Symptom: thinking_tokens is null in the dashboard even though the model supports extended thinking. Cause: LangChain’s usage_metadata does not include total_tokens for some providers. Solution: Verify that your LangChain integration populates total_tokens in usage_metadata. If not, file an issue with LangChain or use LangSight’s direct SDK integration instead:
from langsight.sdk import wrap_llm

client = Anthropic(api_key=os.getenv("ANTHROPIC_API_KEY"))
client = wrap_llm(client)  # Captures tokens directly from Anthropic SDK

Topology does not appear in dashboard

Symptom: The Topology tab shows “No topology data available” even though the graph executed successfully. Cause: StateGraph.compile() was called before auto_patch(). Solution: Move auto_patch() to the top of your script, before any StateGraph imports or instantiations.

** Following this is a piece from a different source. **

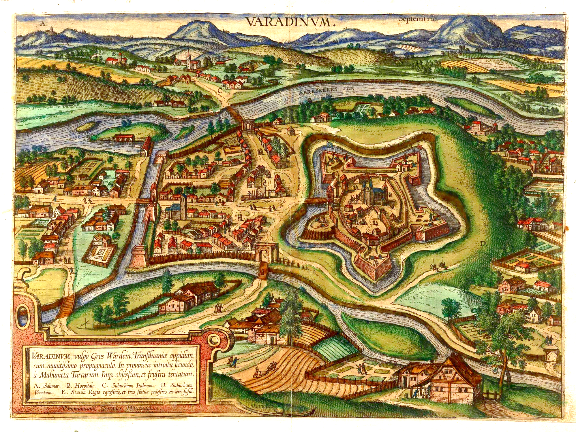 Gesamtansicht aus der halben Vogelschau ('Varadinum, volgo Gros Wardein, Transsilvaniae oppidum . - Communicavit Georgius Houfnaglius.').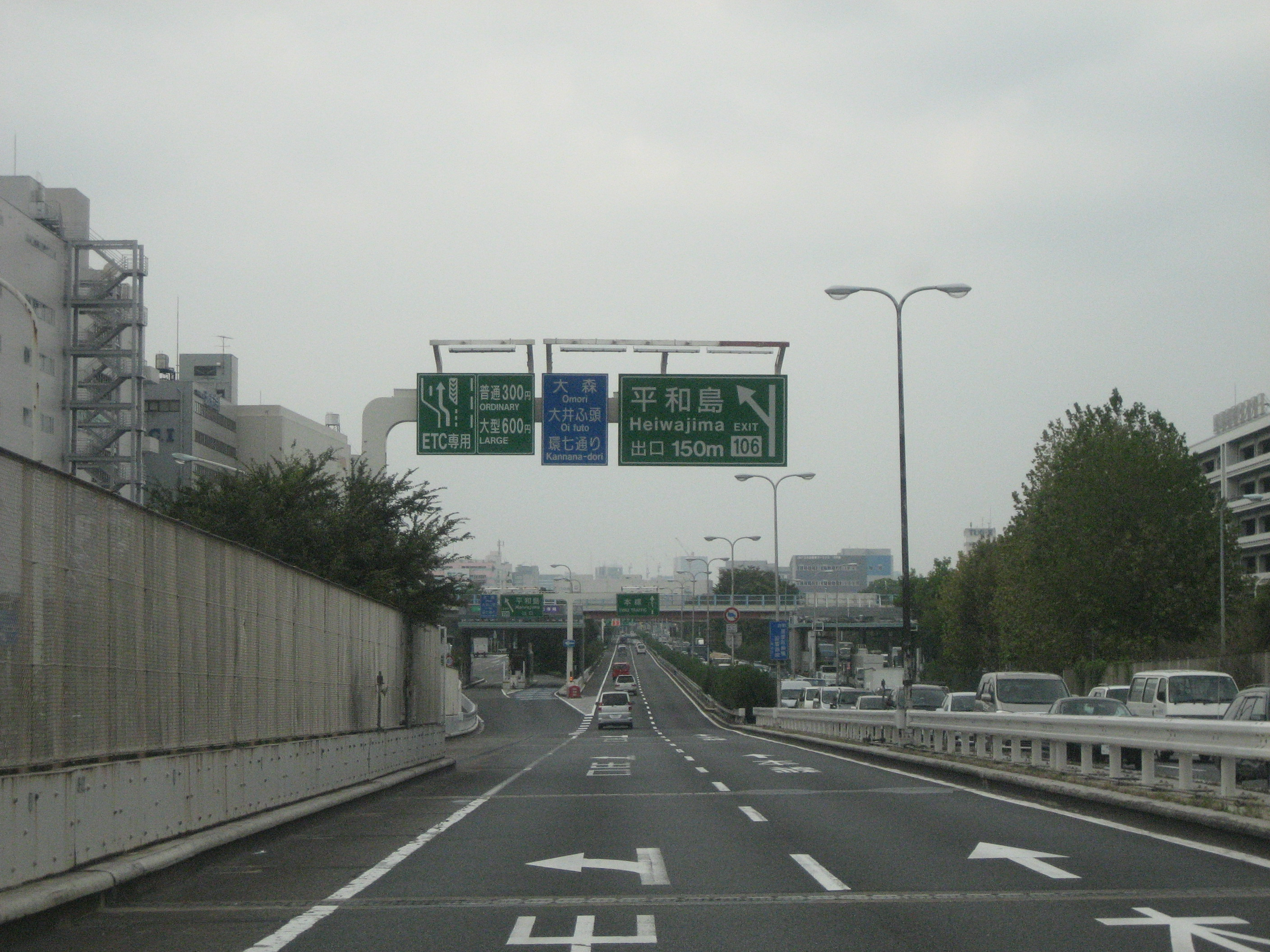 首都高速羽田線平和島出口付近

Using langchain_mcp_adapters with auto_patch()

Symptom: TypeError: _patched_call_tool() got an unexpected keyword argument 'progress_callback' when calling MCP tools. Cause: Fixed in v0.14.16. Earlier versions of LangSight’s MCP autopatch did not forward unknown keyword arguments (such as progress_callback used by langchain_mcp_adapters) to the original call_tool method. Fix: Upgrade to v0.14.16 or later:
pip install --upgrade langsight
# or
uv add "langsight>=0.14.16"
auto_patch() now passes all kwargs through transparently, making it fully compatible with langchain_mcp_adapters and any other library that extends the MCP call_tool signature.